Exit Strategies in the Veterinary Business

What is a Business Exit Strategy?

What is a business exit strategy? It is a strategic plan for selling ownership in a company to investors or other companies. The owner may exit for different reasons, depending on how the business performs. If practice is successful, an owner can make a substantial profit from the sale, especially in the current veterinary consolidation boom. In the case of business difficulties, an exit strategy may help to limit losses and allow the owner to focus on the clinical side of things leaving the business aspect of it to others.

In the veterinary space, selling a practice is a process that requires planning ahead. Ideally, your exit strategy should be ready before you open the practice as it may influence many business development decisions down the road. We will address types, components, and the importance of the business exit strategy.

Types of Exit Strategies

There are internal and external types of exit strategies for businesses. You can choose what best suits your practice depending on the goal you establish. Here is the list of the most common exit strategies in veterinary medicine for you to consider when planning and executing your departure:

  1. Merger and acquisition (M&A). You can sell your practice to a corporation or practice broker or merge with another clinic to form a network If you decide to merge with a bigger corporation, keep in mind that it most likely has a centralized management system, and your practice will need to adapt to culture and policies.
  2. Sell your practice to an individual. This approach is not a part of mergers and acquisitions as it does not combine several entities into one. This may be one of the more preferable solutions for owners who care the most about the cultural values being retained after the sale. You can choose an individual who is more interested in the operational side of the business and can scale it. Quite often, a newly minted DVM joins the practice after graduation, and in a few years, make a deal with the current owner to take over the practice.

Why a Business Exit Strategy is Important for Your Practice

For practice owners, liquidation of the practice is a difficult choice, considering the effort and time that is dedicated to growing a business. When you decide to retire or to sell the practice, it is important to know who you can trust. Knowing where you want your practice to end up, and choosing an appropriate organization or individual who will run it, is crucial.

The most optimal way to achieve this is to find a buyer who shares the same culture and philosophy. This will ensure your practice ends up in the best hands, and the transaction process will cause only minor disruption  to the practice,

In addition, the exit strategy for your practice helps to secure your financial future. A well-planned exit strategy can bring numerous benefits, including optimization of the sweat equity invested in the practice and minimization of the tax burden

Whatever reason you have for selling — business or personal —  having a playbook beforehand will keep your mind at ease, even if your “playbook” is just half-a-page of text. If you are forced to quickly sell your practice and do not have an exit strategy planned, the valuation of the clinic can be jeopardized and the chances of your legacy ending up in the wrong hands are greater.

Components of the Exit Strategy

4 components of the exit strategy
Can you guess which is which?

To ensure your exit strategy is successful, you should consider the following exit strategy components:

  1. Define the goal. Understanding what you want to achieve as a business owner is essential. You should think about yourself, your heir(s), and the practice when you decide to extricate yourself from it. Clearly-defined goals will help you to choose the best strategy.
  2. Optimize the value. Future buyers will be interested in financial statements and other documents. However, EBITDA is the number that buyers pay the most attention to, as it reflects the most accurate profitability of your practice. Try to maintain EBITDA that will leave you with a profit and employ tactics to optimize it in advance. One of the most significant stages in the sales process is its appraisal and preparation for the sale.
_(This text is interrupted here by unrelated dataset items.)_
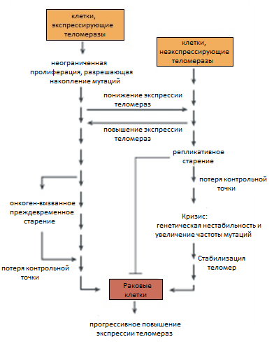 Экспрессия теломеразы и развитие рака
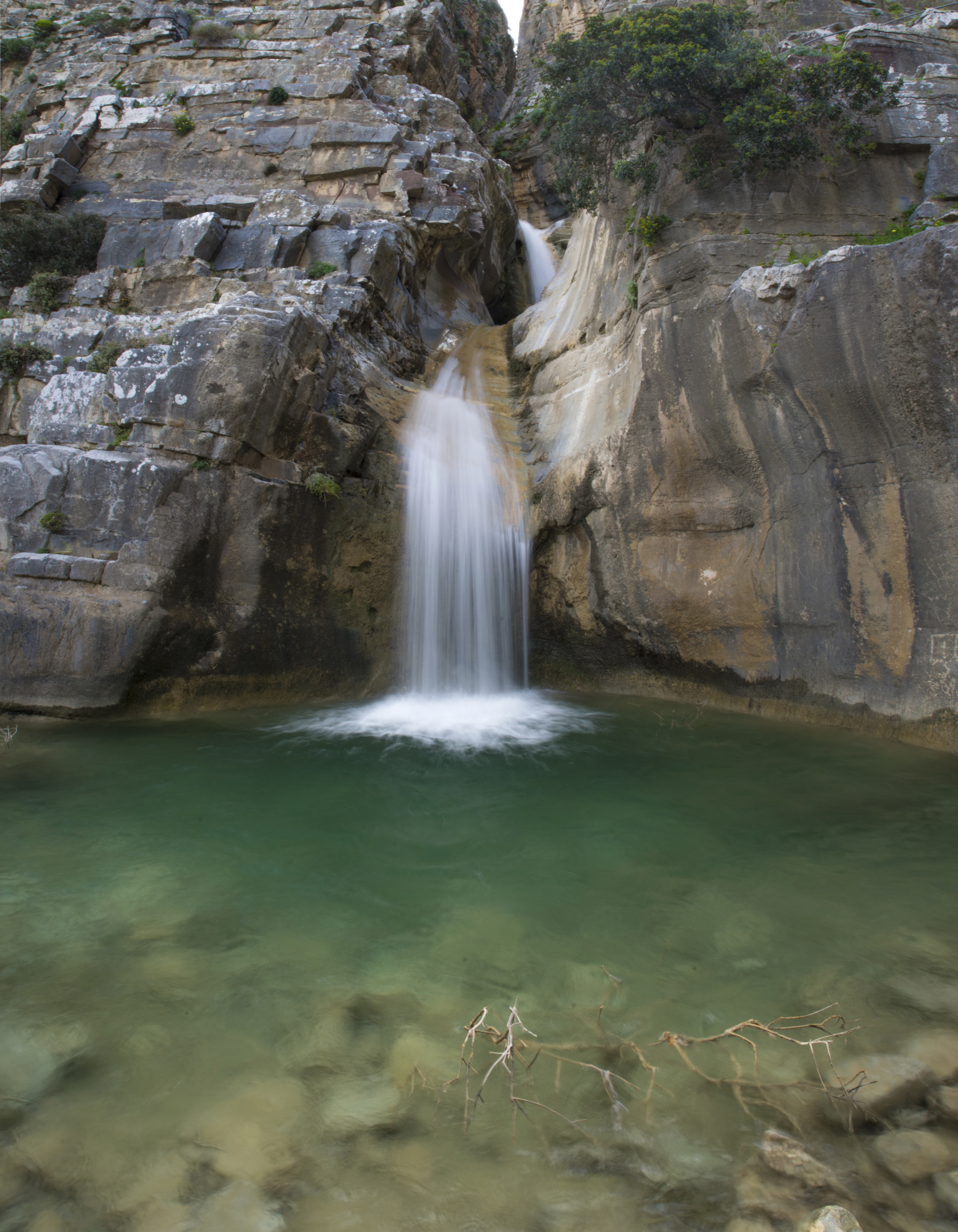 Καταρράκτης στο φαράγγι Χα This is a photography of Natura 2000 protected area with ID GR4320005
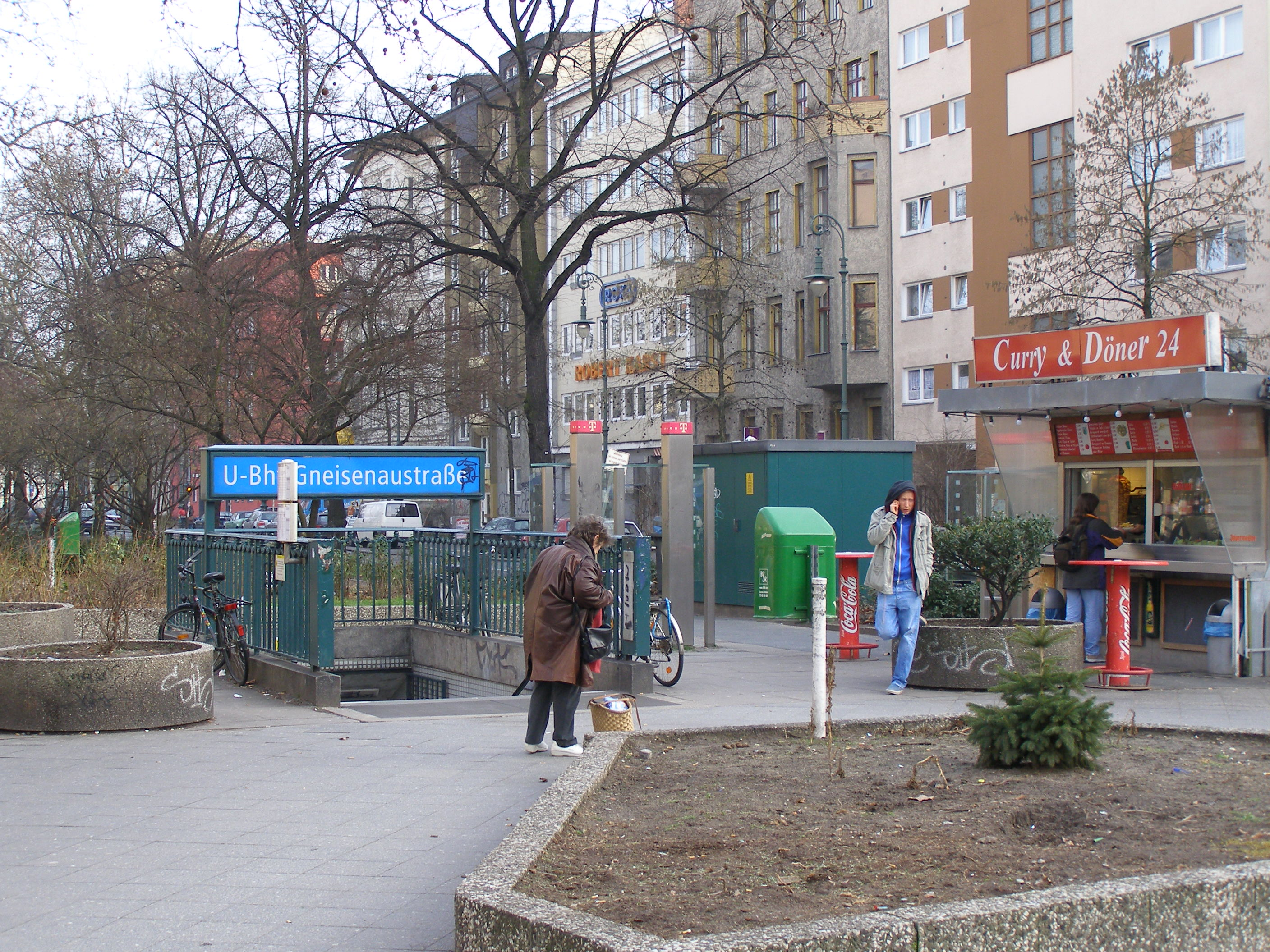 Gneisenaustraße, Berlin (Kreuzberg) U-Bahn-Eingang / underground entrance

Both of these steps are crucial if you want your practice to succeed and yield the most profit for yourself. If you don’t want to do all of this number-crunching yourself, talk to your account or attorney. Discuss your long-term goals with them and let them help you set up a succession plan.
  3. Target exit date. Selling a practice is not a short process. Keep in mind that it can take up to a year for a sale to go through, so make sure to plan an exit in advance. Having a timeframe in mind will minimize the stress for you, your family, and your team.
  4. Sufficient time to execute the plan. Unforeseen circumstances can force you to sell the practice, so planning and preparedness for a sale will help you to end up with more profit.

Make a priority to develop an exit strategy that will protect you and your practice in the future. As we live in uncertain times, anything can happen. Being prepared will put you in an advantageous position and will minimize the stress when you decide it is time to sign one of the most important deals of your veterinary career.

Exit Strategy Summary

So whether you decide to sell your practice to a consolidation group or a new private owner, you should keep your attitude as professional as possible, even though it’s your “baby.” Consider the real reason behind your decision, and make sure it’s the right one for you. A common question that potential buyers will ask is, “Why are you selling your clinic?” When you answer it for yourself honestly, the rest will just fall in place.